By Jonathan R. Flora
Audits of partnerships aren’t a flashy topic, but new audit rules will have everyone scrambling to figure out their implications. To make things worse, these rules need to be addressed now in partnership and operating agreements, among other places. Since LLCs are treated as partnerships for federal income tax purposes, the new rules apply equally to LLCs.
What happened? Partnership income passes through to, and is reported and paid by, its partners. So even if the IRS successfully audits a partnership, it must chase down all of the partners to collect on an audit adjustment. In today’s world of multiple tiered partnerships, this isn’t a feasible IRS job, and they essentially gave up. For example, the audit rate in 2012 for large corporations was 27.1%, and for large partnerships was 0.8%.
In November of 2015, Congress pushed through a whole new set of audit rules as part of the Bipartisan Budget Act. The intent is to make it easier for the IRS to audit partnerships. The rules are effective for tax years beginning after 12/31/17.

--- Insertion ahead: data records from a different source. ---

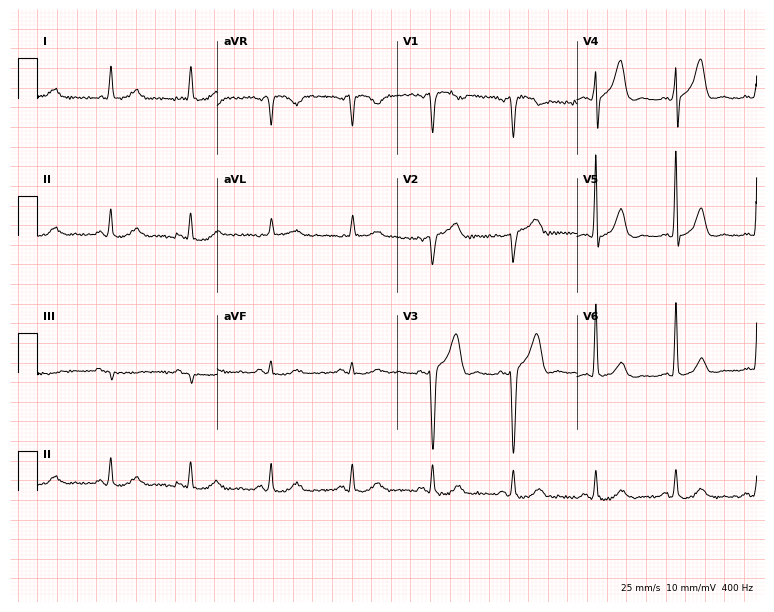
Electrocardiogram, a 71-year-old male. Of the six screened findings (first-degree AV block, right bundle branch block, left bundle branch block, sinus bradycardia, atrial fibrillation, sinus tachycardia), none is recorded.
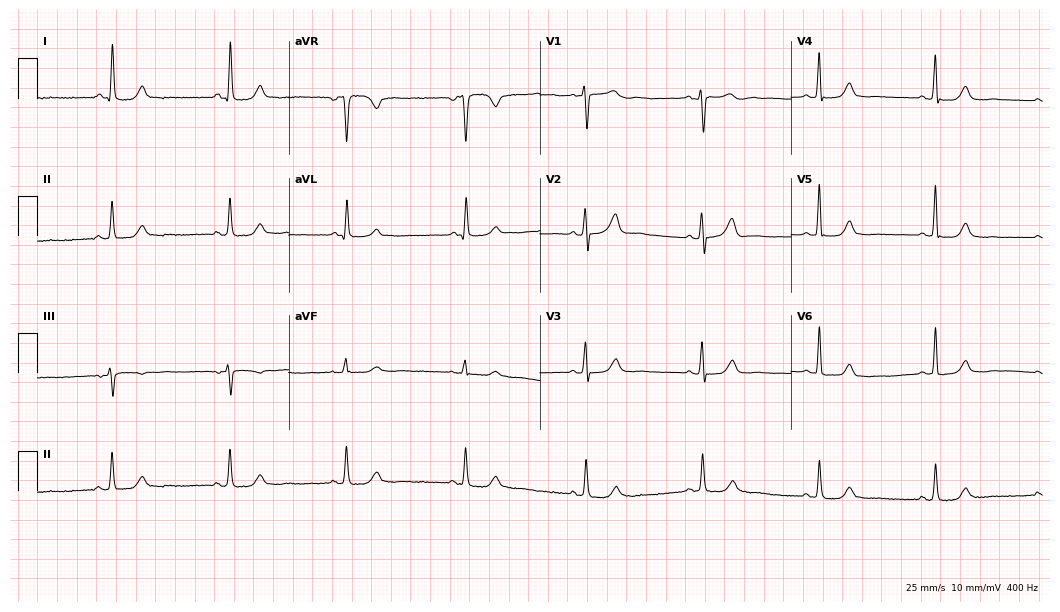
ECG — a 74-year-old woman. Screened for six findings — first-degree AV block, right bundle branch block (RBBB), left bundle branch block (LBBB), sinus bradycardia, atrial fibrillation (AF), sinus tachycardia — none is recorded.
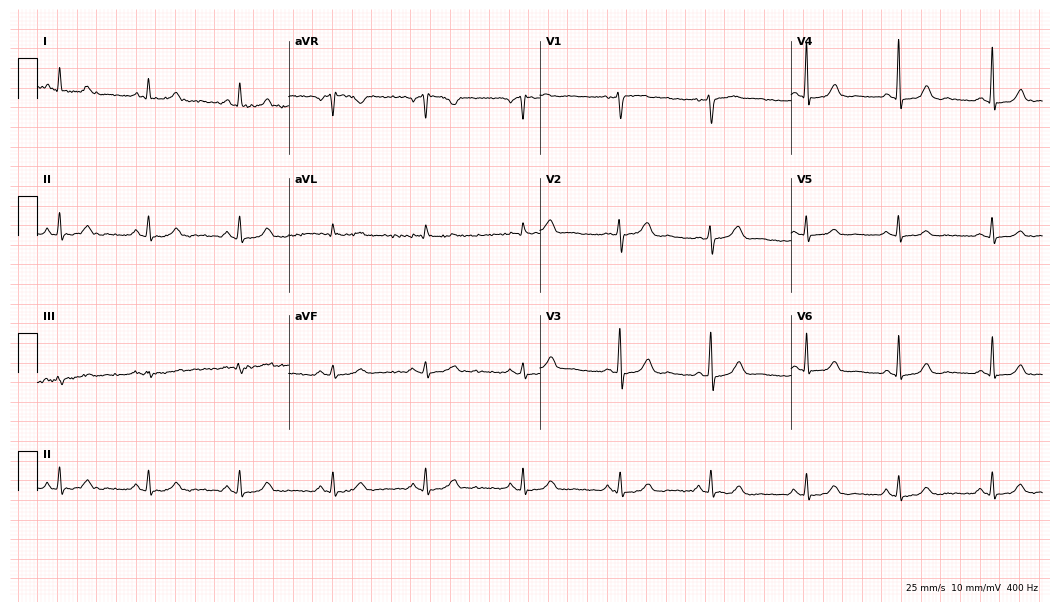
ECG (10.2-second recording at 400 Hz) — a 41-year-old female patient. Labelled as a normal ECG.
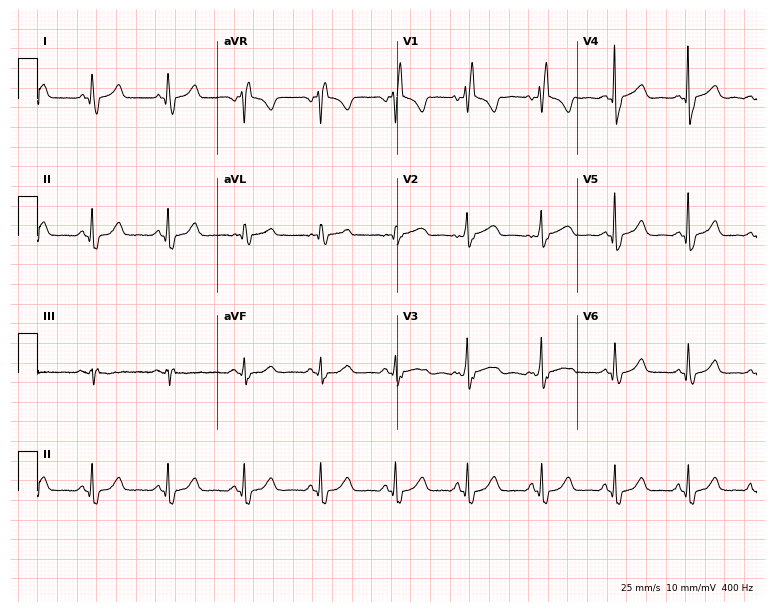
12-lead ECG from a female, 56 years old. Findings include right bundle branch block.
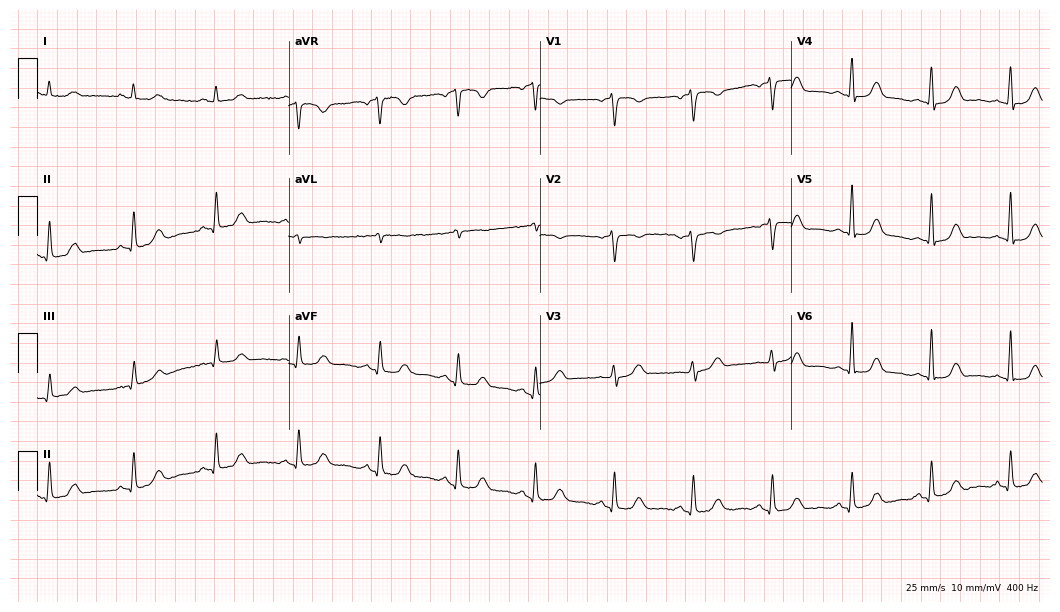
Standard 12-lead ECG recorded from a 53-year-old female patient (10.2-second recording at 400 Hz). Read as a normal ECG.

What are the New Rules? The thrust of regime change is that following an audit, the IRS can collect tax, penalties and interest directly from the partnership (or LLC). Obviously, this makes collections much easier. A partnership doesn’t pay tax, so the audit rules apply the highest applicable rate to calculate the liability for an underpayment (subject to some minor adjustments).
Keep in mind that audit adjustments take place a few years after the audited tax year. This means the partners in the adjustment year bear the economic loss, even if they weren’t the partners at the time of the audited year. The fact that the partnership is liable for the adjustment raises many planning issues, including:
- Assuming some of the partners have changed between audit year and adjustment year, will new partners have recourse against the former partners from the audited year?
- Must current partners contribute to pay for the audit adjustment, penalties, audit costs and litigation? Will former partners who were partners during the audited year be required to pay these expenses?
- How will the audit adjustment costs be allocated among the partners? (By the way, audit adjustments are nondeductible.)
These types of issues do not have an obvious or one-size-fits-all resolution, and they are left open for applicable agreements to identify and address.
The old audit rules – known as TEFRA – are repealed effective 12/31/17. TEFRA provided for one partner to coordinate a partnership audit and any judicial proceedings – this partner is known as the “Tax Matters Partner.” After an audit, TEFRA gave the IRS one year to collect tax from the individual partners. Under the new audit rules, there is no more Tax Matters Partner. Instead, there is a Partnership Representative who has the sole authority to act on behalf of the partnership. This can be any person (whether or not a partner) with a substantial presence in the U.S. The specifics of the representative’s role and how the costs of an audit are funded are other matters left to the agreements.
Can a Partnership Elect Out? A partnership can elect out of the new regime if it has 100 or fewer eligible partners. But only individuals, C corporations, S corporations and estates of deceased partners are eligible. If a partnership (including an LLC) or a trust is a partner, an election out isn’t possible, no matter how few partners there are. An election out is made annually on a timely filed partnership return.
Can a Partnership Elect Not to Pay the Tax Directly? Yes, assuming it makes an election within 45 days after the date of the final adjustment. In that case, the partnership must furnish to each partner for the audited year a statement showing the partner’s share of adjustments – most likely a revised K-1. Each partner will then owe tax for the year of the adjustment, not the audited year, along with interest and penalties.
Final Thoughts: There are a wide range of implications arising from the new rules, and more will likely develop as partners, partnerships and their advisors sort through the alternatives. Although the IRS is expected to issue regulations clarifying some of these issues prior to the effective date, the new audit rules are final. Their implications need to be addressed starting now, and existing partnership and operating agreements will need to be amended before the effective date.
This summary of legal issues is published for informational purposes only. It does not dispense legal advice or create an attorney-client relationship with those who read it. Readers should obtain professional legal advice before taking any legal action.